Now that my kids are older and can get themselves to and from practices, work part time jobs, and have social lives, dinner looks a little different from when they were little. One thing hasn’t changed – I still need a plan.
We eat together as often as we can – but sometimes that’s only a few nights a week. Between work, practices, and everyone’s schedules, sometimes dinner means someone heating up a plate when they get home and that’s okay! We need to be slightly more flexible – but we still require structure if not my son will live on Taco Bell!
Here is an example of what a normal week might look like for us:
Monday – Pasta with salad. Jarred sauce, added ground beef or turkey, simple side salad (usually from a kit).
Tuesday – Taco Night! Seasoned ground beef (bonus if I have prepped Sunday or better yet frozen in batches), chopped toppings (Sunday or Monday evening), Spanish rice or spicy corn.
Wednesday – leftovers – no guilt – no extra cooking.
Thursday – Sheet pan chicken w/ potatoes and veggies. Everything is roasted on one pan and clean up is minimal.
Friday – Dinner at or on the way to the field. Let’s be honest this sometimes looks like a drive thru on the way to the game or concession stand food. But on easier more organized weeks it can be sandwiches, chips, and sliced fruit and veggies in the car/bus on the way to or from.
Saturday – Mini pizzas and a movie. Dough balls flattened and turned into individual pizza that everyone can customize. You would be shocked how many teenagers will stick around and even call friends over YES even on a Saturday night if personal pizzas are on the menu.

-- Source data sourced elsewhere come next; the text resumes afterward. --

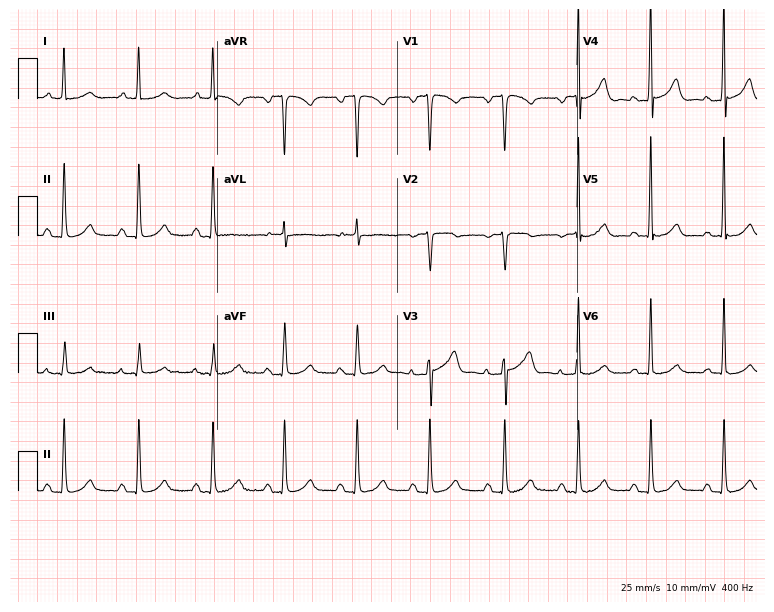
Resting 12-lead electrocardiogram (7.3-second recording at 400 Hz). Patient: a 79-year-old woman. None of these six findings is recorded: first-degree AV block, right bundle branch block, left bundle branch block, sinus bradycardia, atrial fibrillation, sinus tachycardia.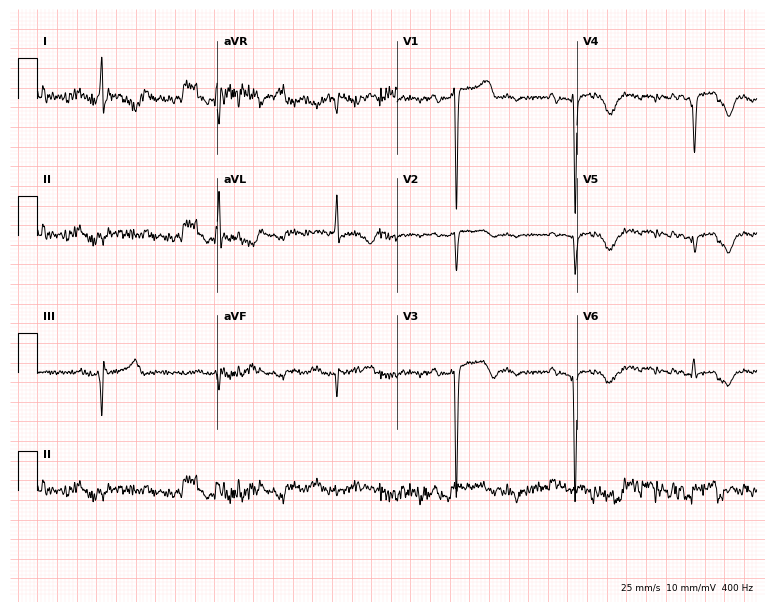
Resting 12-lead electrocardiogram. Patient: a man, 64 years old. None of these six findings is recorded: first-degree AV block, right bundle branch block, left bundle branch block, sinus bradycardia, atrial fibrillation, sinus tachycardia.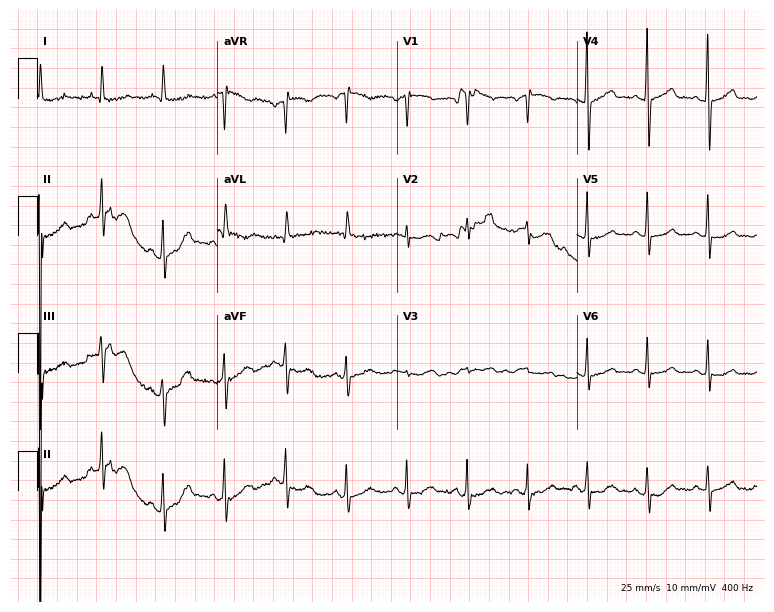
ECG (7.3-second recording at 400 Hz) — a 77-year-old woman. Screened for six findings — first-degree AV block, right bundle branch block, left bundle branch block, sinus bradycardia, atrial fibrillation, sinus tachycardia — none is recorded. Other findings, if any, are not listed.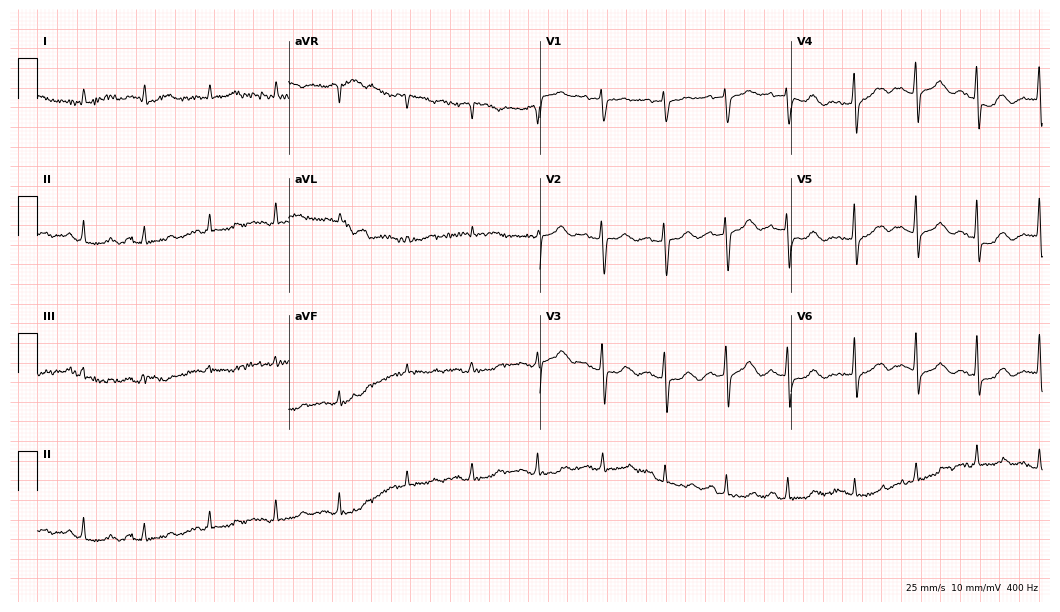
Standard 12-lead ECG recorded from a female, 83 years old (10.2-second recording at 400 Hz). None of these six findings is recorded: first-degree AV block, right bundle branch block, left bundle branch block, sinus bradycardia, atrial fibrillation, sinus tachycardia. Only these six findings were labelled.

Sunday – Balsamic roast beef in the slow cooker w/ mashed potatoes and a veggie.
Nothing complicated. No new recipes. No specialty ingredients. No midweek grocery runs. The goal isn’t a perfect family dinner every night. The goal is having food ready so that no one is stressing what they are eating and when.
The Goal Isn’t Perfection – It’s Peace
Meal planning doesn’t have to be complicated to work. You don’t need 14 new recipes each week. You don’t need a perfectly color-coded system. You don’t even need to love cooking. You just need a simple plan that fits your actual life.
For me and our family that means:
* looking at the calendar
* shopping our pantry and refrigerator
* repeating meals that work
* planning for leftovers
* prepping just enough to make weeknights easier
Some weeks are smoother than others. Some weeks my son still lives on Taco Bell! But having a basic structure means dinner isn’t a daily crisis – and that’s the win.
If you’re ready to make meal planning feel manageable instead of overwhelming, start small. Pick 5 dinners that you can make variations of and repeat.
Real life doesn’t need to be perfect. It just needs a plan.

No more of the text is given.